Jika universitas-universitas kita sudah mampu mengirim mahasiswa ke kampus-kampus dunia, maka mengapa tidak kita jadikan AI for Good sebagai gerakan global? Sebuah jembatan yang menghubungkan desa kecil di Jawa Barat dengan laboratorium teknologi di Eropa.
Menggenggam Masa Depan Bersama
Pada akhirnya, AI for Good bukan hanya soal teknologi. Ia adalah soal peradaban. Soal bagaimana kita memilih untuk tidak meninggalkan siapa pun di belakang.
Sejarah tidak ditulis oleh mereka yang ragu-ragu. Ia ditulis oleh mereka yang berani bermimpi, lalu bekerja bersama untuk mewujudkannya.

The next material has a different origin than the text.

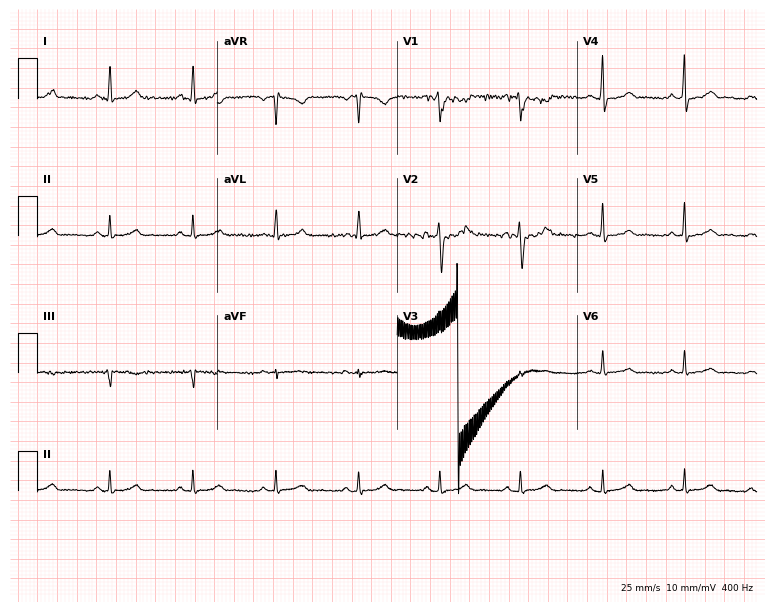
Resting 12-lead electrocardiogram. Patient: a female, 42 years old. Read as a normal ECG.

Hari ini, kita punya kesempatan untuk menulis bab baru: sebuah Indonesia di mana mahasiswa, UMKM, dan kecerdasan buatan berjalan beriringan. Sebuah negeri yang tidak takut pada masa depan, karena ia tahu masa depan itu bisa dibangun bersama.
Dan saya percaya, jika kita melangkah bersama, maka UMKM Indonesia tidak hanya akan naik kelas. Mereka akan menjadi lokomotif yang membawa kita semua menuju sebuah bangsa yang lebih adil, sejahtera, dan berdaya saing di dunia.